Find, in the records below, the line that contains "Fritz Keller during" and the line that contains "Programa de reintrodução". Copy those two lines and everything between them exactly, but not the pictures.

__Provided data__.
○ ○ ○ ○ ○ ○ ○

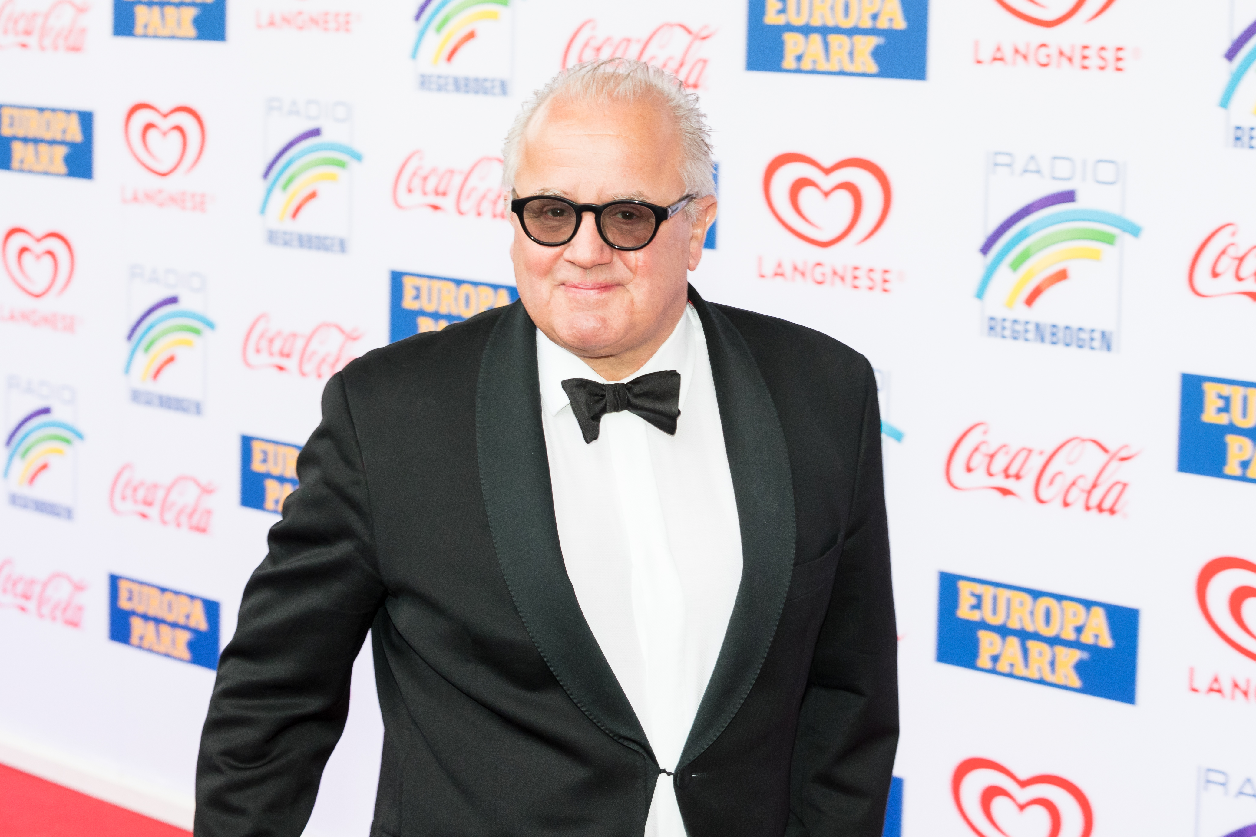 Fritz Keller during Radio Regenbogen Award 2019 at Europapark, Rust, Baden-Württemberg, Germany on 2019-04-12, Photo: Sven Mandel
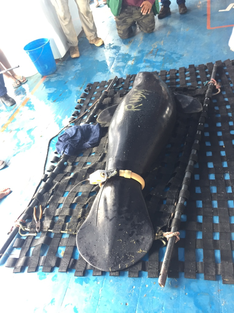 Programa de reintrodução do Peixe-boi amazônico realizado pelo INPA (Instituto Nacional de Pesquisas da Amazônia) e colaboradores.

○ ○ ○ ○ ○ ○ ○

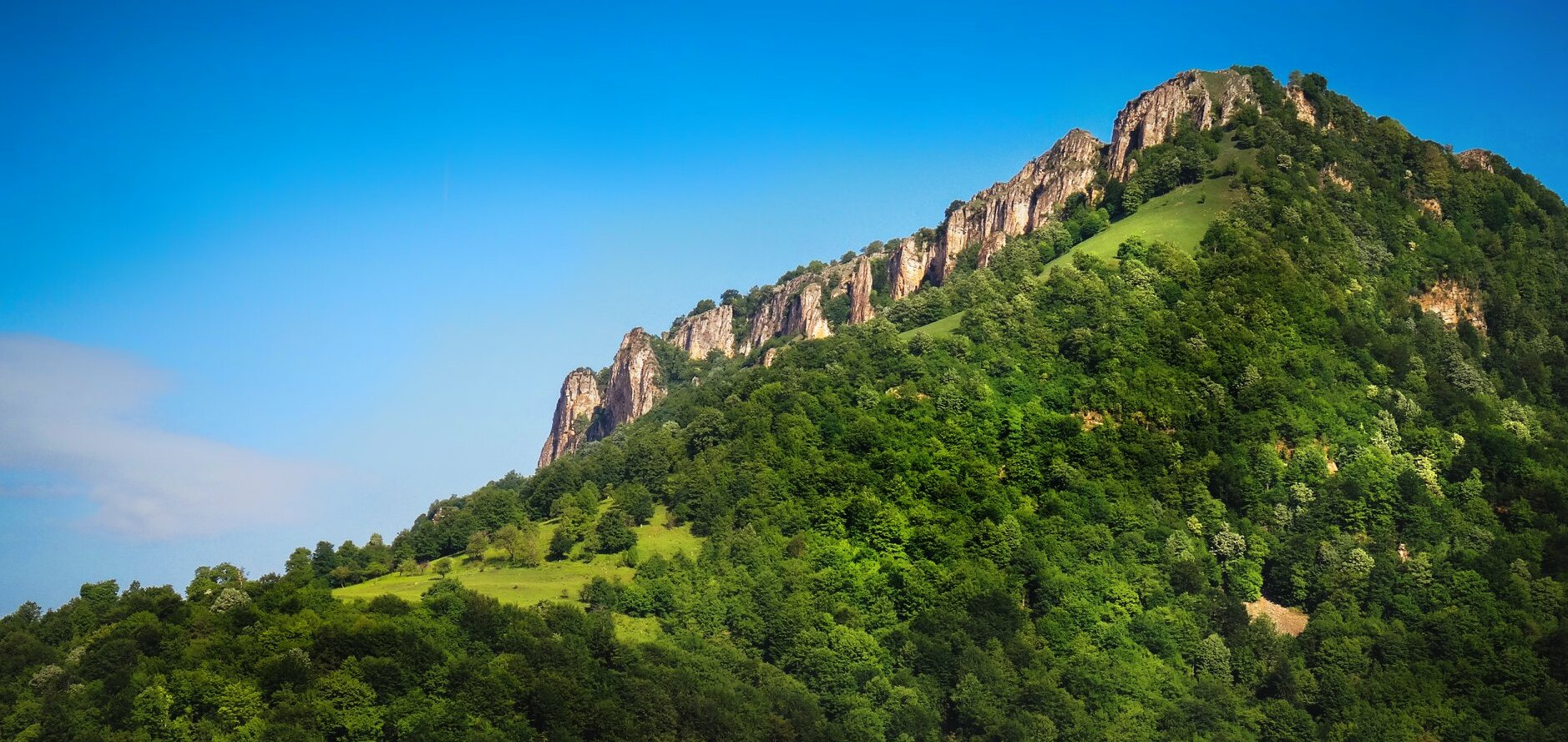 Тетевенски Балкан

○ ○ ○ ○ ○ ○ ○

__Response to the exercise__.
 Fritz Keller during Radio Regenbogen Award 2019 at Europapark, Rust, Baden-Württemberg, Germany on 2019-04-12, Photo: Sven Mandel
 Programa de reintrodução do Peixe-boi amazônico realizado pelo INPA (Instituto Nacional de Pesquisas da Amazônia) e colaboradores.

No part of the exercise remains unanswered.